Date of Inspection: 23 April 2014
Date of Publication: 24 May 2014
Inspection Report published 24 May 2014 PDF


Inspection carried out on 23 April 2014

During a routine inspection

A single inspector carried out this inspection. The focus of the inspection was to answer five key questions; is the service safe, effective, caring, responsive and well-led?

Below is a summary of what we found. The summary describes what people using the service, their relatives and the staff told us, what we observed and the records we looked at. Some people using the service had complex needs which meant they were not always able to tell us their experiences. If you want to see the evidence that supports our summary please read the full report.

This is a summary of what we found:

Is the service safe?

Care records and risk assessments identified the support people needed to keep them safe. People we spoke with confirmed their care plans were an accurate reflection of the care they needed and received. Other health and social care professionals were contacted for advice when needed. The provider was the financial appointee for five people living at the home. Records were kept of transactions and these were audited to identify potential financial abuse.
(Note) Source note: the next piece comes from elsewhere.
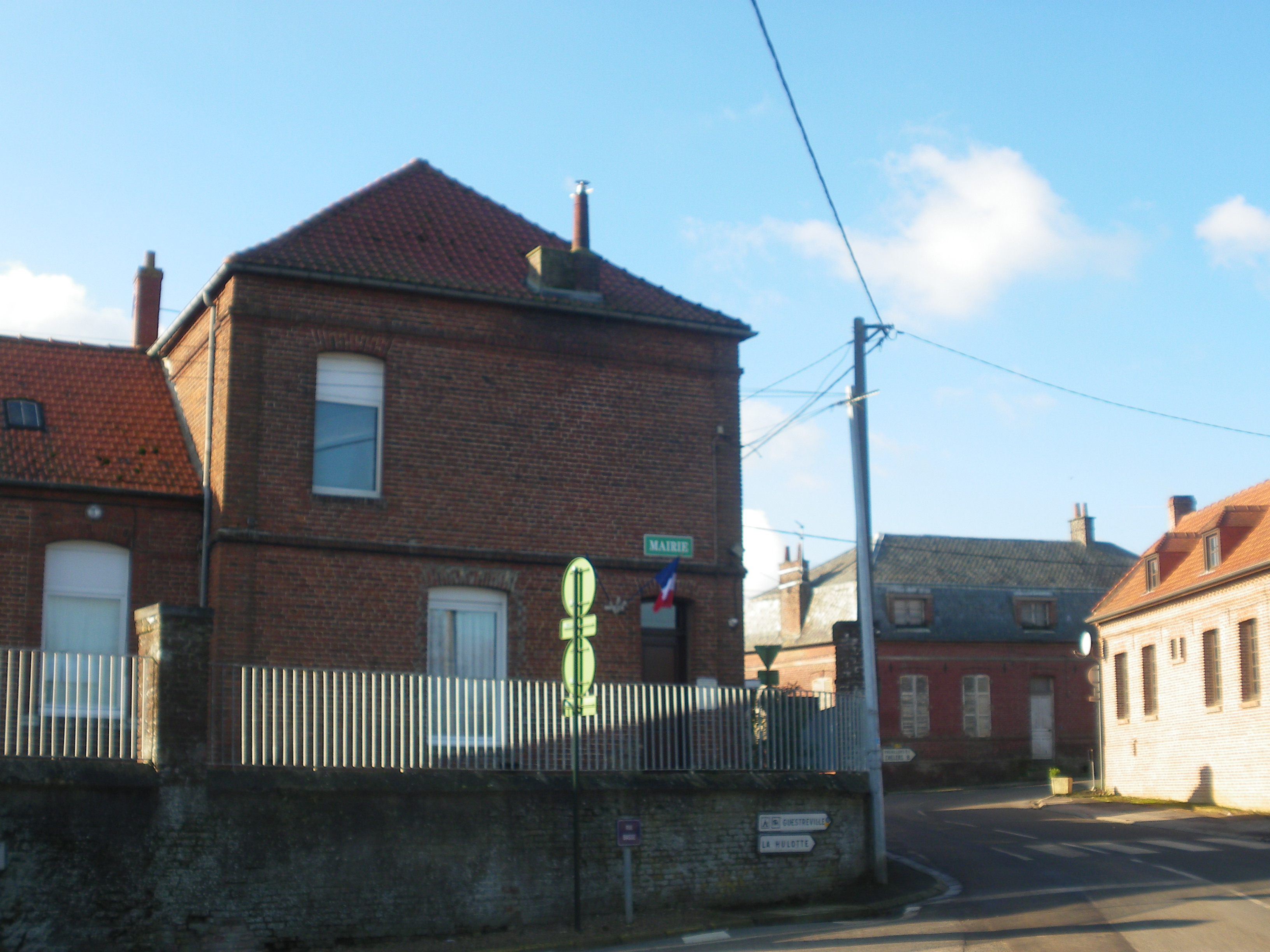 Vue de la mairie d'Hermin.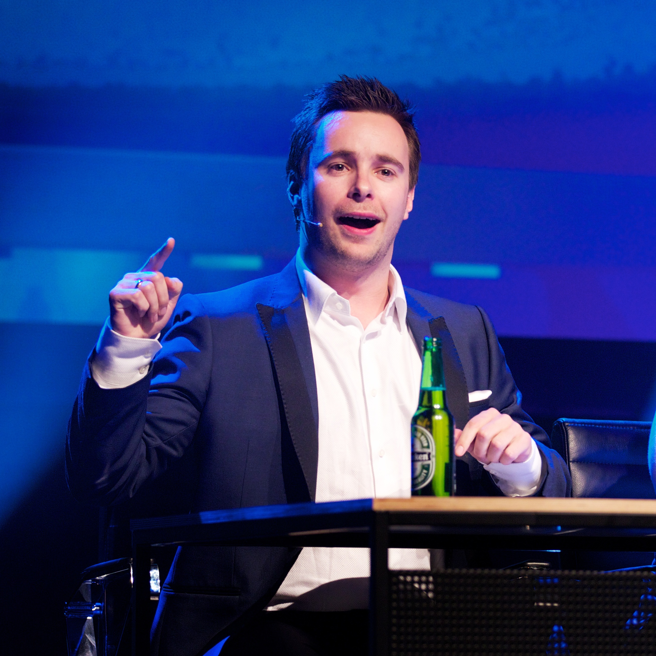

The safeguarding policy shown to us was a generic policy from an external company that had not yet been adapted to reflect the practices of this care home. The provider told us they would adapt the policy following our visit but we have not yet checked this has been completed.

Staff had received training about safeguarding and the Mental Capacity Act 2005 and knew what to do as a result of a safeguarding concern. People we spoke with told us they would tell staff if they were unhappy or felt unsafe. Care staff knew how to recognise someone being deprived of their liberty and actions to take as a result. There were no restrictions in place at the time of our inspection. We saw information about safeguarding and the Deprivation of Liberty Safeguards (DoLS) available to people in an easy to read format.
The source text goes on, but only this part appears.